In its 2006 Enlargement Strategy Paper, the Commission underlines the principles of enlargement: consolidation, conditionality and communication. The EU executive has taken a more cautious approach on any new enlargement commitments - Commission President José Manuel Barroso and Enlargement Commissioner Olli Rehn have underlined the need to have an institutional settlement before any further enlargement takes place.

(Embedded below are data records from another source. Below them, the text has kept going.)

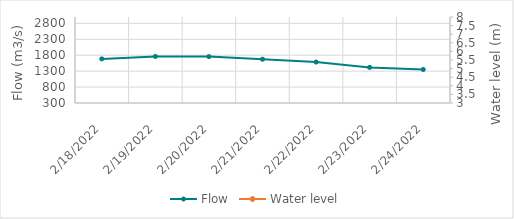
| Category | Flow |
|---|---|
| 2/23/22 | 1432.57 |
| 2/22/22 | 1585.46 |
| 2/21/22 | 1674.67 |
| 2/20/22 | 1756.03 |
| 2/19/22 | 1761.23 |
| 2/18/22 | 1685.12 |
| 2/17/22 | 1607 |

According to Christopher Preston (Enlargement and Integration in the European Union, London: Routledge, 1997), the EU's "classical method of enlargement" was based on a "constant pattern both in the formal accession procedured adopted, and in the implicit assumptions and principles which have shaped the expectations of the participants and the progress of negotiations". Preston identified six principles of the EU's "classical method":

  • Applicant countries must accept the acquis communautaire in full (no permanent opt-outs available);
  • accession negotiations focus exclusively on the practicalities of the applicants taking on the acquis;
  • the problems arising from the enlarging Community's increased diversity are addressed through the introduction of new policy instruments rather than by reforming the existing instruments;
  • new members are integrated into the Community's institutional structures on the basis of limited adaptation, with the promise of a fundamental review after enlargement;
  • the Community prefers to negotiate with closely related groups of states, and; 
  • existing member states pursue their own interests throughout the enlargement process and collectively externalise their internal problems.  

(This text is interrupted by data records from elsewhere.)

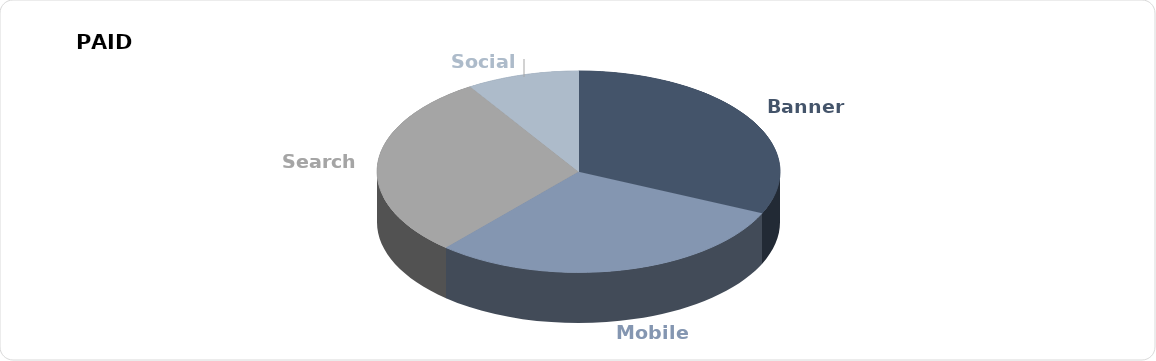
| Category | Series 1 | Series 0 |
|---|---|---|
| Banner Ads | 26346 | 26346 |
| Mobile Ads | 24571 | 24571 |
| Search (Pd) | 24490 | 24490 |
| Social (Pd) | 7493 | 7493 |

In his paper on the EU's enlargement methodology, Klaudijus Maniokas (Methodology of the EU Enlargement: a Critical Appraisal) argues that the EU's fifth enlargement (of May 2004) process was characterised by:

  • Increased complexity (more stages, more and improved controls to access);
  • differentiation (whole sets of conditions developed for each negotiating stage);
  • conditionality (conditions became more detailed and flexible throughout the process), and;
  • asymmetry (instruments based on contractual more or less mutual obligations were gradually replaced by instruments based on unilateral obligations).  
  • On 1 January 2007 Bulgaria and Romania joined the EU.
  • Croatia, Turkey and Macedonia were granted candidate status in 2005 and negotiations are ongoing.
  • The EU has given the countries of the Western Balkans the perspective of becoming EU members once they fulfil the necessary conditions.